|
|
|
|
|
by kettleballroll
1714 days ago
|
|
In a previous life, almost a decade ago, I fought very similar fights with OpenMP and MKL using R. It's painful and you need to pay heed to all these small details pointed out in the docs as in OPs case. However, it's worth noting that OpenBLAS is as fast as MKL, at least if you compile it yourself for your system (i would expect that system provided ones with system detection would be as good, but that wasn't always the case back then). I benched this extensively for all my R usecases and for several systems that i cared about back then. So there is usually no need to use MKL in the first place. |
|
OpenBLAS is incompatible with application threads. Most Linux distributions provide a multi-threaded OpenBLAS that burns in a fire if you use it in multi-threaded applications. Even though OpenBLAS' performance is great, I'd be careful to give a general recommendation for people to rely on OpenBLAS. Like this MKL example, you have to be aware of its threading issues, read the documentation and compile it with the right flags (in a multi-threaded application: single-threaded, but with locking).
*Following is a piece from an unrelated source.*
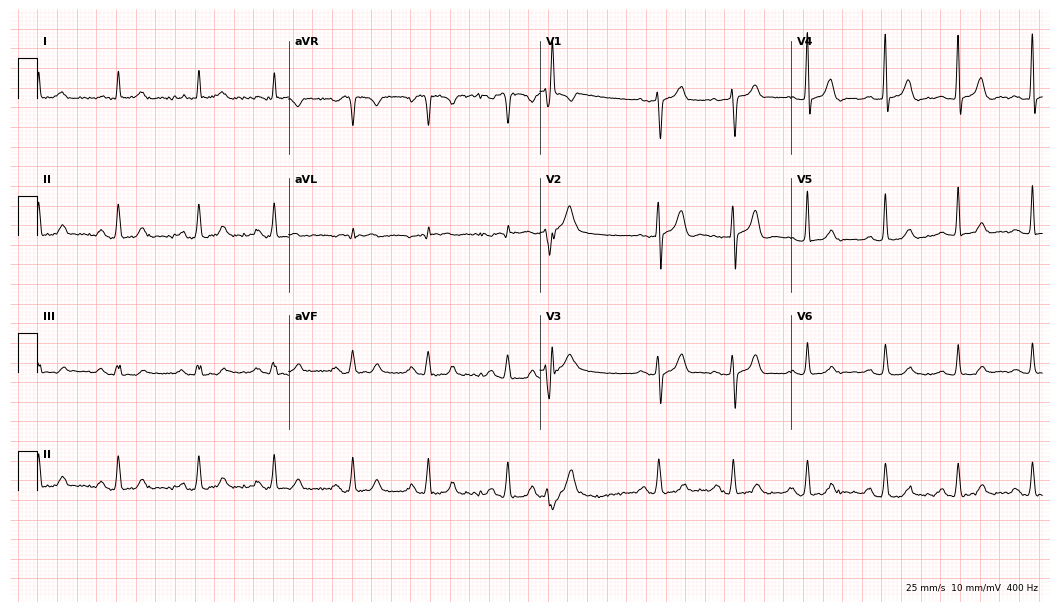
Electrocardiogram, a man, 82 years old. Overall reading on record: normal ECG.
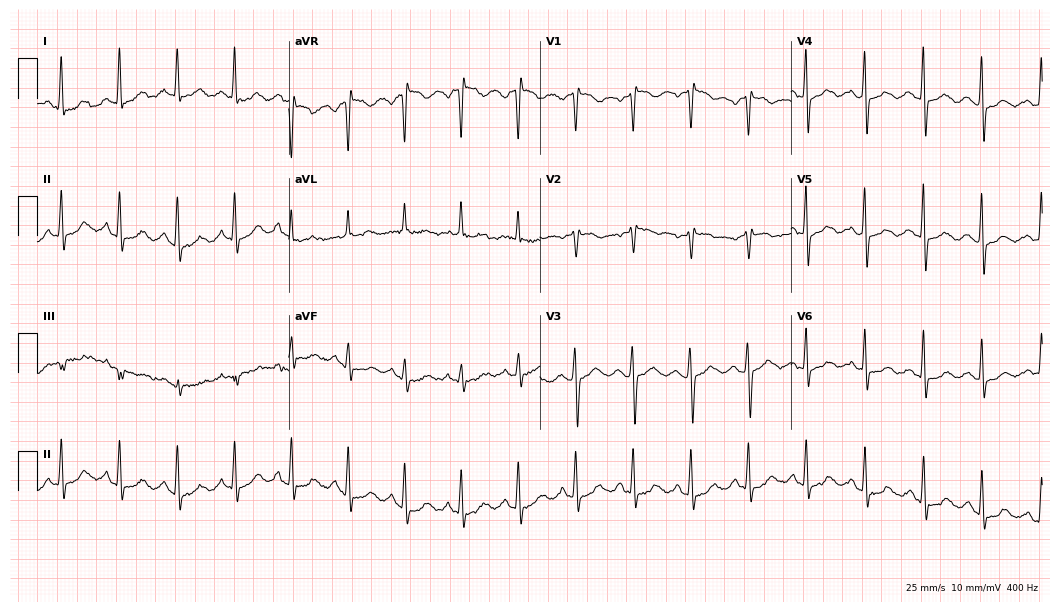
Electrocardiogram, a 78-year-old female patient. Interpretation includes sinus tachycardia (a sinus rate of 100 beats per minute or more).

it's worth noting that OpenBLAS is as fast as MKL
This depends highly on the application. E.g. MKL provides batch GEMM, which is used by libraries like PyTorch. So if you use PyTorch for machine learning, performance is still much better with MKL. Of course, that is if you do not have an AMD CPU. If you have an AMD CPU, you have to override Intel CPU detection if you do not want abysmal performance:
https://danieldk.eu/Posts/2020-08-31-MKL-Zen.html
https://www.agner.org/optimize/blog/read.php?i=49
The BLAS/LAPACK ecosystem is a mess. I wish that Intel would just open source MKL and properly support AMD CPUs.